Networks such as Ethernet networks may use various configurations to provide seamless failover if one of the network nodes fails. For ethernet networks, two common configurations are High-availability Seamless Redundancy (HSR) networks and Parallel redundancy protocol (PRP) networks which have operation standardized by the IEC 62439-3. Both networks have more than one independent path from a source to destination to ensure no information is lost. Consequently, a method for identifying and eliminating duplicate frames from the network is required.

SUMMARY

Aspects of the disclosure are defined in the accompanying claims. In a first aspect, there is provided a network interface for an ethernet network, the network interface comprising: an ingress processor comprising a network frame input configured to be coupled to a plurality of network ports and to parse a plurality of incoming network frames; an egress processor comprising a network frame output configured to be coupled to the plurality of network ports; a memory coupled to the ingress processor and the egress processor and configured to store a plurality of previously received frame entries in a frame table, each previously received frame entry including a port field configured to indicate which of the plurality of network port transmitted the previously received frame; wherein the ingress processor is further configured to: compare an incoming frame of the plurality of incoming network frames with the frame entries in the frame table; in response to determining that the incoming frame is a duplicate of a frame entry: replicate the incoming frame to the egress processor for transmission via each of the plurality of network ports not present in the port field of the frame entry; and discard the incoming frame if all of the plurality of network ports are present in the port field of the frame entry.

In some embodiments, in response to determining the incoming frame is not a duplicate of a previously transmitted frame, the ingress processor is further configured to: create a new frame entry in the frame table; and forward the replicated frame to the egress processor.

In some embodiments, the egress processor is further configured to, for each port not present in the port field of the frame entry, in response to a respective egress destination queue being available, add the replicated frame to the respective egress destination queue and add a destination port of the replicated frame to the port field of the frame entry corresponding to the incoming frame. In some embodiments, the egress processor is further configured to, for each port not present in the port field of the frame entry, in response to a respective destination egress queue not being available, discard the replicated frame. In some embodiments, the memory is configured to store each frame entry of the plurality of frame entries for a predetermined time period. In some embodiments, the network ethernet interface is configured to operate according to the IEC 62439-3 standard.

In some embodiments, the ingress processor further comprises a series arrangement of: an ingress parse and classification module coupled to the network frame input; a destination determination module; a congestion and rate shaping module; a duplicate discard lookup module coupled to the memory; a resource allocator; and a replication and forwarding module configured to replicate the incoming frame for each destination port.

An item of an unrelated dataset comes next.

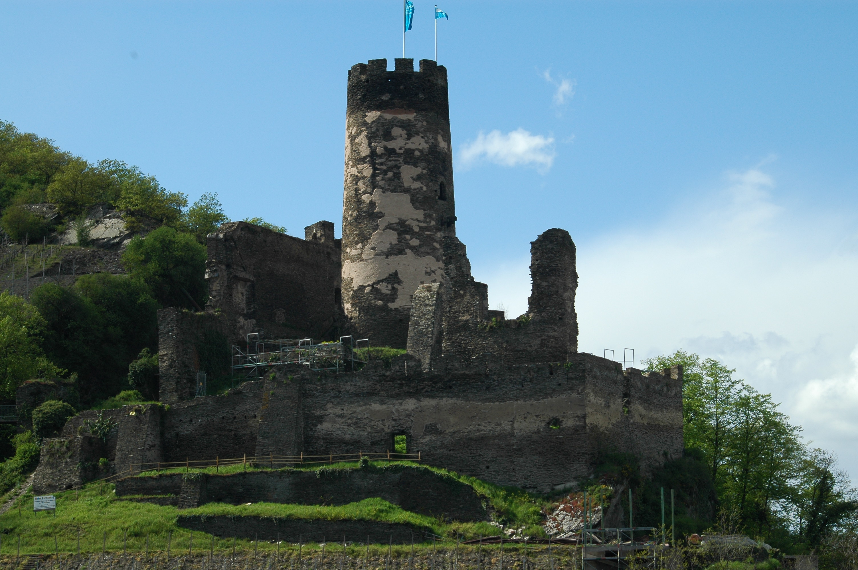 Fürstenberg von Süden
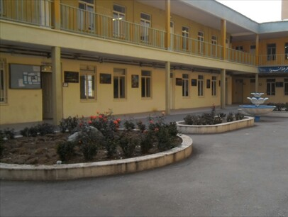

In some embodiments, the egress processor further comprises a series arrangement of: an egress queueing and congestion module coupled to the memory and comprising at least one egress destination frame queue; an egress scheduling and shaping module; and a transmission module coupled to each network port. In some embodiments, the network interface comprises a first network port and a second network port coupled to the network frame input and the network frame output. Embodiments of the network interface may be included in a doubly attached network node comprising a central processing unit (CPU) coupled to the network interface.

In a second aspect, there is provided a method for processing ethernet network frames, the method comprising: parsing a plurality of incoming network frames; comparing an incoming frame of the plurality of incoming network frames with a plurality of frame entries in a frame table, each frame entry corresponding to a previously received frame and including a port field configured to indicate network ports which transmitted the previously received frame; in response to determining the incoming frame is a duplicate of a frame entry: replicating an incoming frame for each network port not present in the port field of the frame entry; and discarding the incoming frame if all network ports are present in the port field of the frame entry.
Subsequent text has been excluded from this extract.